For the first example, let $A$ be a DVR and let $g \in \mathrm_{SL}_2(A)$ be a matrix with regular unipotent special fiber and regular semisimple generic fiber. Explicitly, we may let

$g = \begin{pmatrix} 1 + \pi & 1 \\ 0 & (1 + \pi)^{-1} \end{pmatrix}$

where $\pi$ is a uniformizer of $A$ . It is easy to check that $Z_{\mathrm{SL}_2}(g_s) \cong \mu_2 \times \mathbf{G}_a$ and $Z_{\mathrm{SL}_2}(g_\eta) \cong \mathbf{G}_m$ , so that altogether $G := Z_{\mathrm{SL}_2}(g)/\mu_2$ has special fiber $\mathbf{G}_a$ and generic fiber $\mathbf{G}_m$ , providing our first example.

Remark. There are other natural ways of constructing such a group scheme: for example, one can use the torsion component of the Picard scheme of a nodal cubic degenerating to a cuspidal cubic over a DVR.
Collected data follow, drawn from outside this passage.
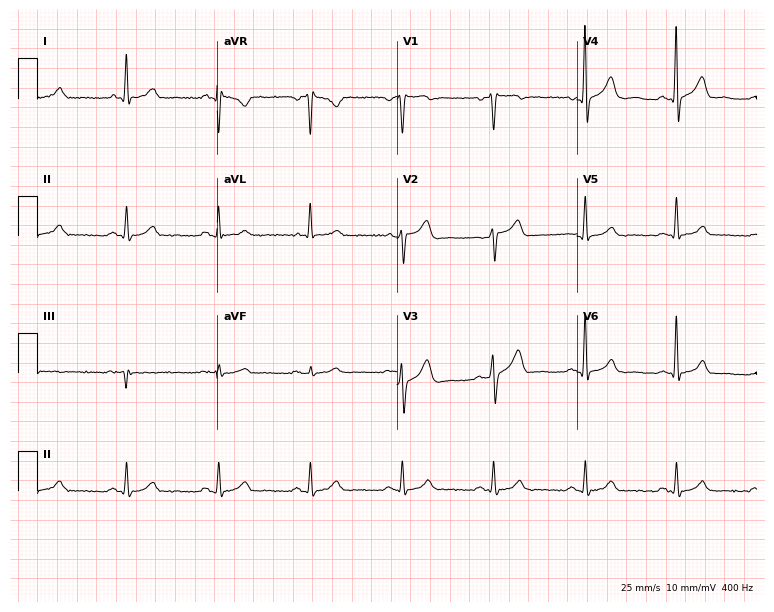
12-lead ECG from a man, 65 years old. Screened for six findings — first-degree AV block, right bundle branch block, left bundle branch block, sinus bradycardia, atrial fibrillation, sinus tachycardia — none is recorded. Only these six findings were labelled.
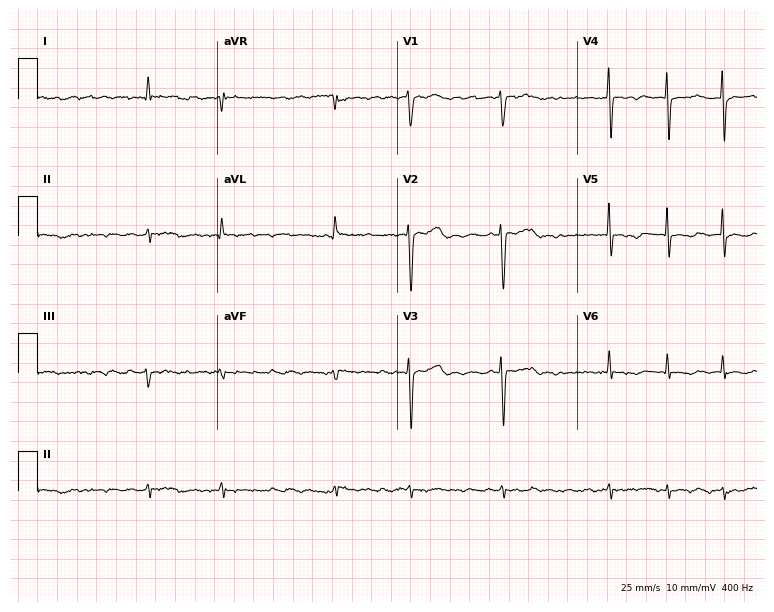
12-lead ECG from an 81-year-old male patient. Findings include atrial fibrillation.
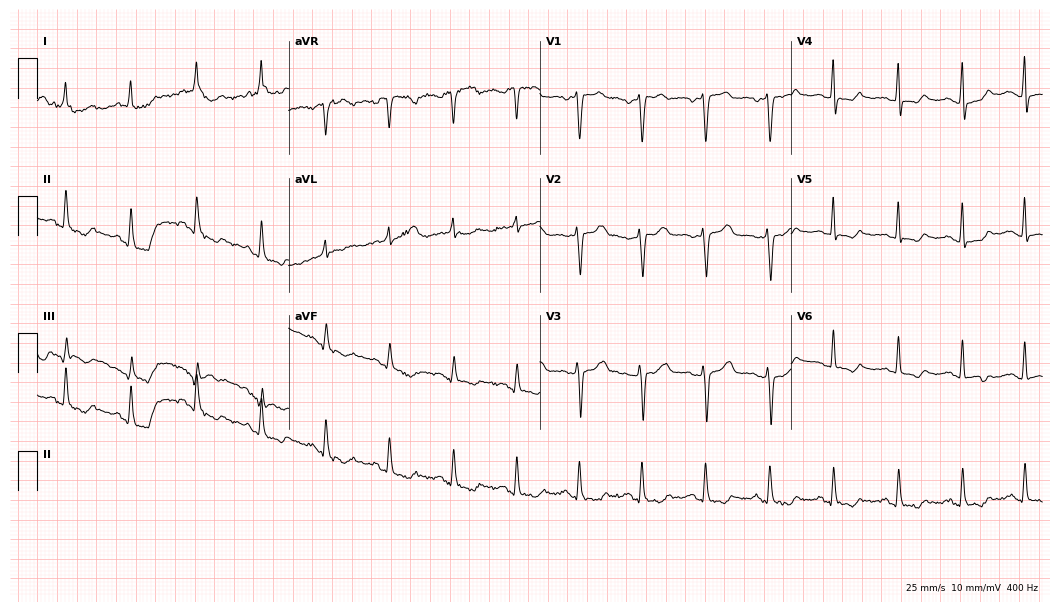
12-lead ECG (10.2-second recording at 400 Hz) from a woman, 45 years old. Screened for six findings — first-degree AV block, right bundle branch block, left bundle branch block, sinus bradycardia, atrial fibrillation, sinus tachycardia — none is recorded.
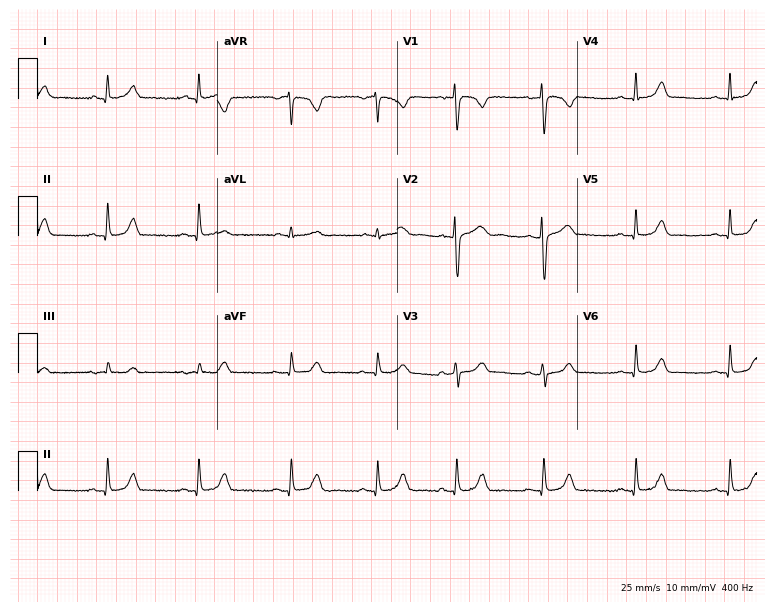
Electrocardiogram, a female patient, 33 years old. Overall reading on record: normal ECG.
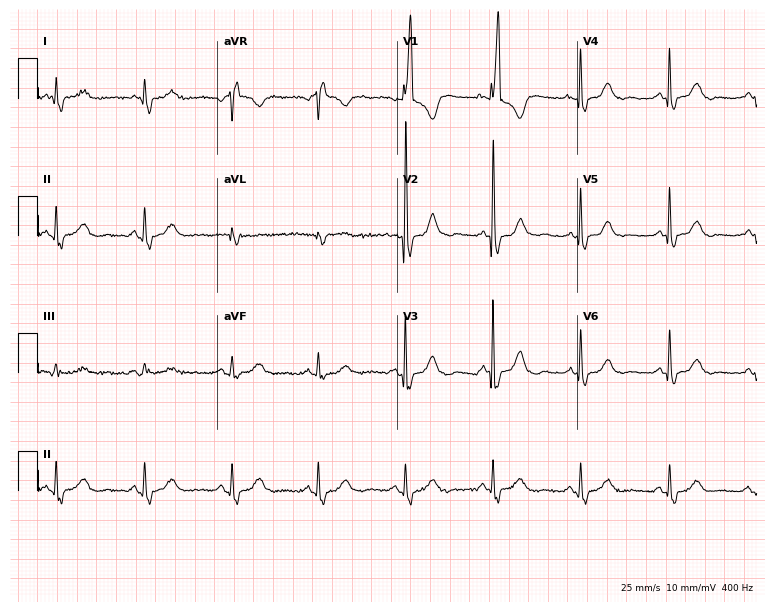
12-lead ECG (7.3-second recording at 400 Hz) from a woman, 85 years old. Findings include right bundle branch block.
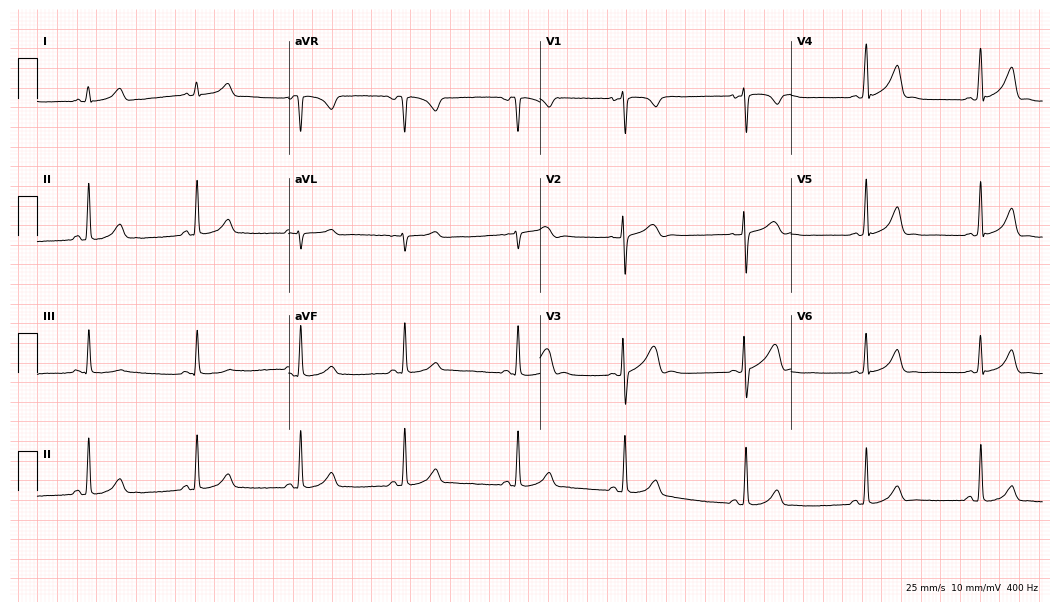
Electrocardiogram (10.2-second recording at 400 Hz), a 20-year-old female. Overall reading on record: normal ECG.
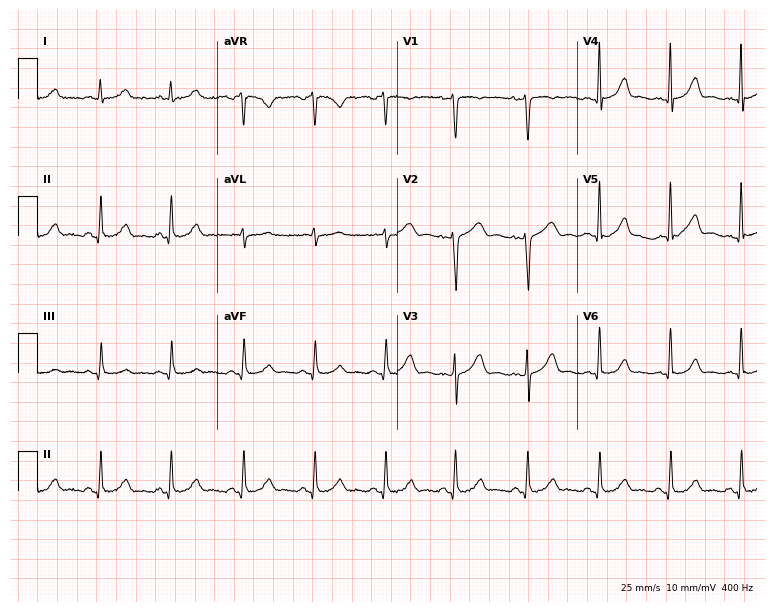
12-lead ECG from a female, 33 years old. Labelled as a normal ECG.

For the second example, we will construct a regular section $g$ of $\mathrm{SL}_3$ over a regular dimension $2$ $k$ -scheme $S$ such that only finitely many fibers of $g$ are unipotent modulo the center. (By the first Lemma, the regular unipotent locus in $\mathrm{SL}_3$ is locally closed and irreducible of codimension $2$ , so it is perhaps evident that such examples will exist by Bertini’s theorem.) If $k$ is not of characteristic $3$ , then $G = Z_{\mathrm{SL}_3}(g)$ is smooth over $S$ by Remark (a), and in particular normal. Moreover, over a field of characteristic not $3$ , if $h$ is a regular element then $Z_{\mathrm{SL}_3}(h)$ is disconnected if and only if $h$ is unipotent modulo the center, so all but finitely many fibers of $G$ are connected. So $G - G^0$ is closed of codimension $2$ in $G$ , and thus Hartogs’ lemma implies regular functions on $G^0$ are the same as regular functions on $G$ . Thus $\Gamma(G, \mathcal{O}_G) = \Gamma(G^0, \mathcal{O}_G)$ , so $G^0$ cannot be affine since $G^0 \neq G$

Now we construct our example. Suppose that $k$ does not have characteristic $3$ and consider $A = k[x, y, (1 + x)^{-1}, (1 + y)^{-1}]$ . Let $g \in \mathrm{SL}_3(A)$ be given by

$g = \begin{pmatrix} 1 + x & 1 & 0 \\ 0 & 1 + y & 1 \\ 0 & 0 & (1 + x)^{-1}(1 + y)^{-1} \end{pmatrix}.$

Then $g$ is unipotent modulo the center if and only if $x = y \in \mu_3 - 1$ (in which case it is regular). In this case, the centralizer of $g$ is isomorphic to $\mu_3 \times \mathbf{G}_a^2$ . Moreover, $g$ is semisimple if and only if its eigenvalues are all distinct, i.e., $1 + x \neq 1 + y$ and $1 + x \neq (1 + x)^{-1}(1 + y)^{-1}$ and $1 + y \neq (1 + x)^{-1}(1 + y)^{-1}$ . We consider the centralizer in case $1 + x = 1 + y$ and $x \not\in \mu_3 - 1$ , i.e., $\mathfrak{p} \subset A$ is a prime ideal containing $x - y$ and not $x$ . (The other non-unipotent non-semisimple cases are entirely similar.) In this case, $g_{k(\mathfrak{p})}$ is conjugate to an element of the form

$h = \begin{pmatrix} \alpha & 1 & 0 \\ 0 & \alpha & 0 \\ 0 & 0 & \alpha^{-2} \end{pmatrix},$

where $\alpha \neq 1$ . The centralizer of $h$ is isomorphic to $\mathbf{G}_m \times \mathbf{G}_a$ , as one may readily check. In particular, $Z_{\mathrm{SL}_3}(g_{k(\mathfrak{p})})$ is connected. The centralizer of a regular semisimple element is a torus, so in fact every fiber of $Z_{\mathrm{SL}_3}(g)$ is connected except the fiber over $(0, 0)$ . (In general, using a Jordan decomposition argument as above, one can show that if the characteristic of $k$ does not divide $n$ then $Z_{\mathrm{SL}_n}(g)$ is connected if and only if $g$ is not unipotent modulo the center.) To summarize:

Over every geometric point of $\{(x, x): 1 + x \in \mu_3(k)\}$ , $Z_{\mathrm{SL}_3}(g)$ is isomorphic to $\mu_3 \times \mathbf{G}_a^2$ ;
If $f = 1 + x$ and $g = 1 + y$ then over $V(f - g, f - f^{-1}g^{-1}, g - f^{-1}g^{-1}) - \{(x, x): 1 + x \in \mu_3(k)\}$ , every geometric fiber of $Z_{\mathrm{SL}_3}(g)$ is isomorphic to $\mathbf{G}_m \times \mathbf{G}_a$ ;
Over every other geometric point of $\mathrm{Spec} A$ , $Z_{\mathrm{SL}_3}(g)$ is isomorphic to $\mathbf{G}_m^2$ .

Thus the argument of the previous paragraph shows that $G^0$ is not affine.